MPNSTs showed only a tendency for higher diffusion restriction in large ROI analysis, which however did not reach statistical significance (ADCmean values of benign PNF lesions and MPNSTs (1.87±0.24 x10−3 mm2/s [PNF] vs. 1.76±0.11 x10−3 mm2/s [MPNSTs]; P=1.0]. (Fig.5a). Similarly, small ROI analysis in lesion areas with the highest 18F-FDG-uptake showed a tendency towards lower ADCmean/min values in MPNSTs compared to benign PNF with SUVmean > 2 without statistical significance (P>.05) (Fig.5b).

24/28 patients had both a previous (mean time interval: 21.63±13.38 months) and follow-up (mean time interval: 13.26±7.94 months) PET/MRI or MRI examination. The estimated lesion growth rate correlated significantly with an increased glucose consumption as measured by means of PET SUVmean (rs=.41; P=.003) (Fig.6a), whereas no significant correlation was found between the lesion growth rate and the MRI ACDmean in large ROI analysis (rs=.07; P=.67) (Fig.6b).

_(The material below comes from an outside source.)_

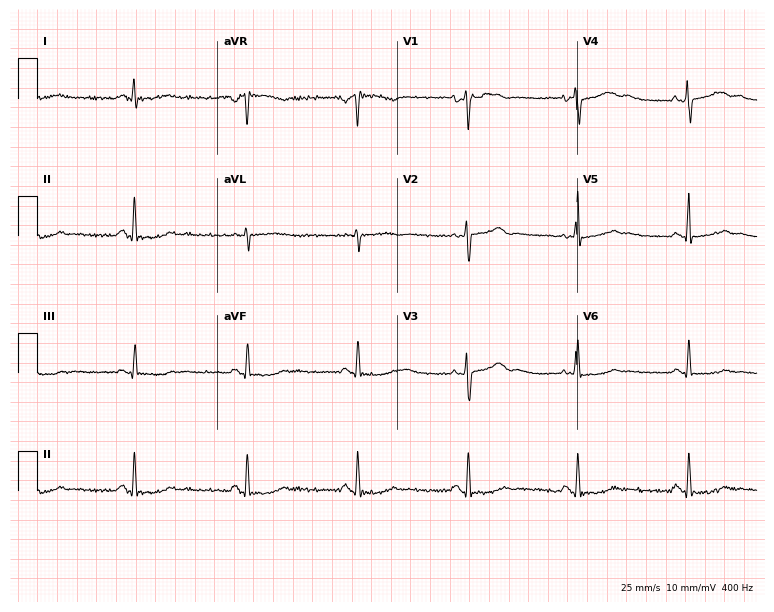
12-lead ECG (7.3-second recording at 400 Hz) from a 50-year-old female. Labelled as a normal ECG.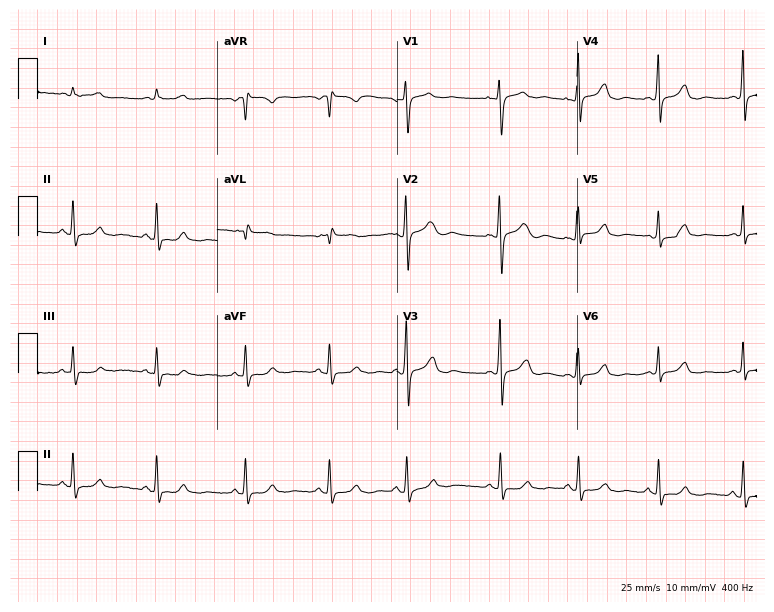
12-lead ECG (7.3-second recording at 400 Hz) from a female patient, 38 years old. Screened for six findings — first-degree AV block, right bundle branch block, left bundle branch block, sinus bradycardia, atrial fibrillation, sinus tachycardia — none is recorded. Findings outside these six are not listed.

25/75 benign PNF lesions presenting with a SUVmean value below that of bloodpool SUVmean (0.95±0.30) showed a significant lower growth rate per month than 50/75 benign PNF lesions with a relatively elevated SUVmean value (-0.32±1.00%/month [SUVmean < bloodpool] vs. 1.10±2.25%/month [SUVmean > bloodpool]; P <.05) (Fig.7).

 

Qualitative radiological evaluation

49/75 benign PNF lesions and 6/8 MPNSTs showed an enhancement of contrast media, whereas 26/75 benign PNF lesions did not enhance (P=.50). 35/75 benign PNF lesions and 4/8 MPNSTs had a positive target sign (P=.86).

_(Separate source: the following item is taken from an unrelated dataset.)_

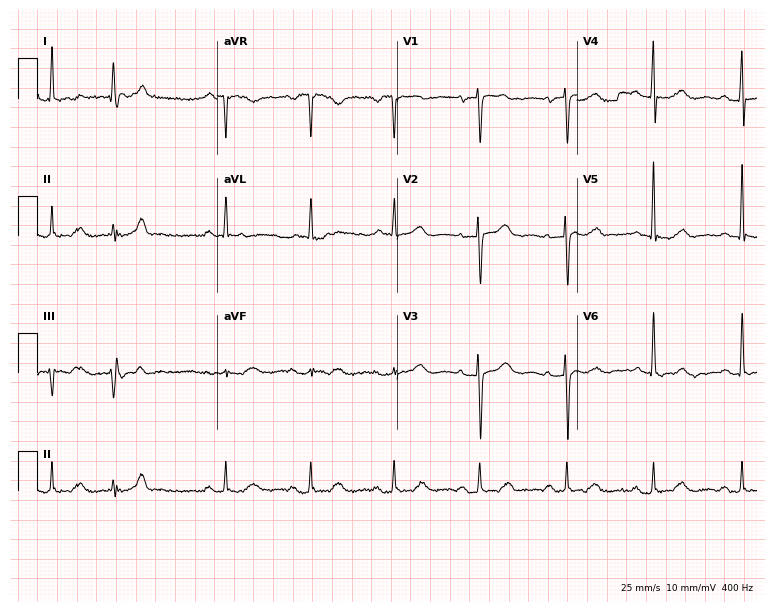
Resting 12-lead electrocardiogram. Patient: a female, 69 years old. None of these six findings is recorded: first-degree AV block, right bundle branch block, left bundle branch block, sinus bradycardia, atrial fibrillation, sinus tachycardia.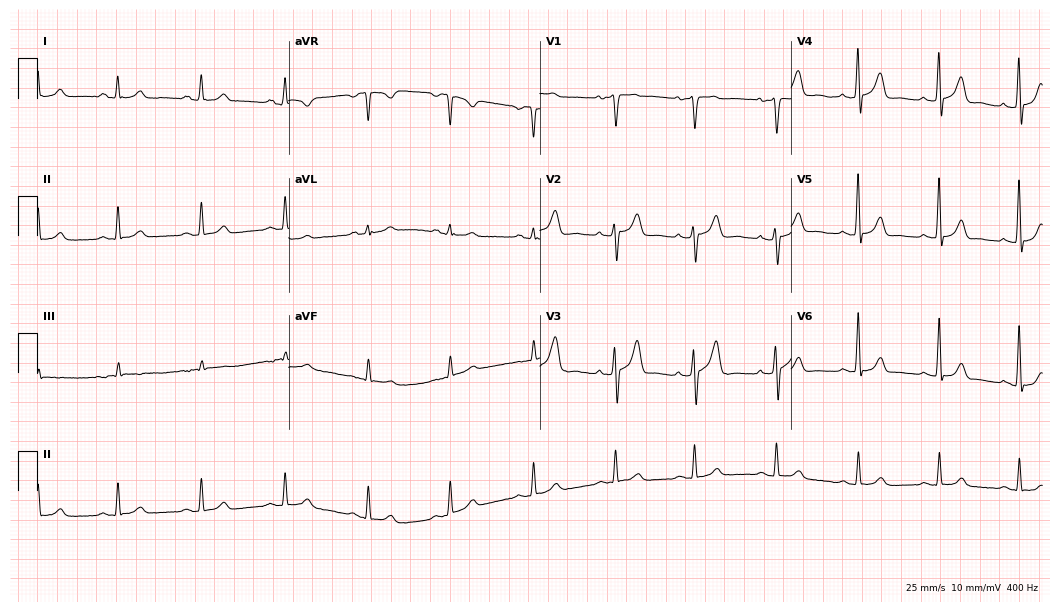
Resting 12-lead electrocardiogram (10.2-second recording at 400 Hz). Patient: a male, 33 years old. None of these six findings is recorded: first-degree AV block, right bundle branch block, left bundle branch block, sinus bradycardia, atrial fibrillation, sinus tachycardia. Only these six findings were labelled.

8/28 patients did not get an examination of the brain in PET/MRI because of an inconspicuous brain MRI examination performed shortly before the PET/MRI scan. The PET/MRI of 20/28 patients included a dedicated T2 weighted FLAIR brain protocol for screening purposes as described above. Out of these 20 patients, 14 patients (70%) had T2-hyperintense focal areas of signal intensity (FASI) in brain parenchyma. Further, we found changes compatible with optic nerve gliomas in 8 patients (40%) (Fig.8).